19 Haziran, 2007

* rüyamda hayatımda yüzünü hiç görmediğim bi adam gördüm, aşık oldum. adam bi şekilde bizim evdeydi ama aşık olduğum yer apartmanın içinde her nasılsa aparmana yığdığım boya badana ve çerçöp pisliklerini sokağa taşıdığımız andı.. gittim sarıldım çocuğa. aslında çocuk da üvey kardeşimdi, bi anda bütün değer ve ahlak yagılarını kafamdan geçirdim uykumun ortasında. hatta aklıma woody allen bile geldi. (o da üvey kızıyla evlendi, ne var)
bi de rüyamda rüya gördüm. bizim izmirdeki ev yanıyomuş. babam da burda, anneme telefon açıyorum ve yangın seslerini duyuorum. hiç bi şekilde anneme ulaşamadım açmadı telefonunu, herhalde evde unuttu dedim. yanında olmadığı telefonun bir şekilde açılması ve benim yangın sesini duyabilmem de rüya teknolojisi sanırım. sonra bi baktım aslında rüyaymış bu. sonra rüyamda yine de kıllandım annemi aradım, sonra sabahın köründe annemi neden arıyorum dedim kapattım. tüm bunların halen rüyamda oluyor olması da ayrı bi saçmalıktı.

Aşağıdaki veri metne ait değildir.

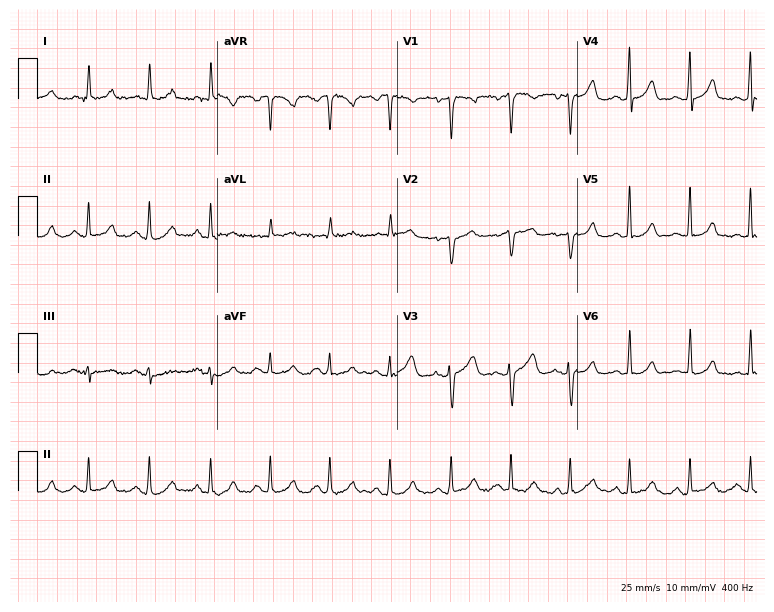
Standard 12-lead ECG recorded from a 48-year-old woman (7.3-second recording at 400 Hz). Read as a normal ECG.

acaba şu anda da rüyada olabilir miyim? yok ama sigara içtim, ağzımda çoook çirkin bi tad var bu rüya olamaz.. hem insan rüyasında bloguna yazı girdiğini görür mü, çok çirkin bi rüya olur o.

18 Haziran, 2007

saçmala


kendime notlar:

* kedi, sinek ve böcek ve kelebek yakalamaya başladı. gözlemlerime göre yakaladığı sinekleri hemen yiyor, böcekleri ve kelebekleri görebileceğim bir yere bırakıyor ki, ölülerinden bile midem bulansın.

* sarhoşken böcekten korkmuyorum, hatta peçeteyle tutup çöpe atma yeteneğine bile sahibim sarhoşken. demek ki neymiş, sürekli içmek lazımmış, özellikle böcek popülasyonunun arttığı yaz aylarında. ama ilerleme var, bugün işe giderken yerde ölü bi tane gördüm, korkmadan yanından geçtim.. afferim bana.

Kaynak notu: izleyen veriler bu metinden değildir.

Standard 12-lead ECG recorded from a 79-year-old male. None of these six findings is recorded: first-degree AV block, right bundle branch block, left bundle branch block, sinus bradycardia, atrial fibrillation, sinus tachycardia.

* toplantı denen şeylerden nefret ediyorum. elimi kolumu nereme sokucağımı şaşırıyorum, oturma pozisyonu bulamıyorum. üstümdeki şeylerle zaten rahat değilim.. bi ara tuvalete gittim, kanter içinde yere bağdaş kurup oturdum biraz.(temizdi, temizdi..) biraz uzun sürdü kendime gelmem ama rahatlayıp geri döndüm toplantıya. zaten bi de deli gibi akşamdan kalmaydım, ne işim var toplantıda..
bi de toplantı odaları o kadar rahatsız olmak zorunda mıdır? berbat yerler.

* metrodan çıkış anını da sevmiyorum mesela. herkes koşarak merdivenlere yetişmeye çalışıyor. kaçıyor sanki merdivenler. hemen tırıs tırıs en az insanın olduğu tarafa yönleniyorum, taksimde çok az kişi gezi parkı ve talimhane tarafına gidiyor. hemen oraya yöneliyorum, biraz daha fazla yürürüm ama o insan kalabalığına girmem diyorum hep kendime.
ama metronun içinde olma anını seviyorum bazen. aklıma jacob's ladder filmini getirirsem rahatlıyorum. ordaki gibi karanlık, pis bi atmosfer hayali kendimi iyi hissetmemi sağlıyor. (bir de filmdeki posterler..)
metrolar da trenler gibi olsaydı ya, iki tren farklı yönlere giderken yanyana denk gelselerdi arada, el sallasaydık biz de birbirimize.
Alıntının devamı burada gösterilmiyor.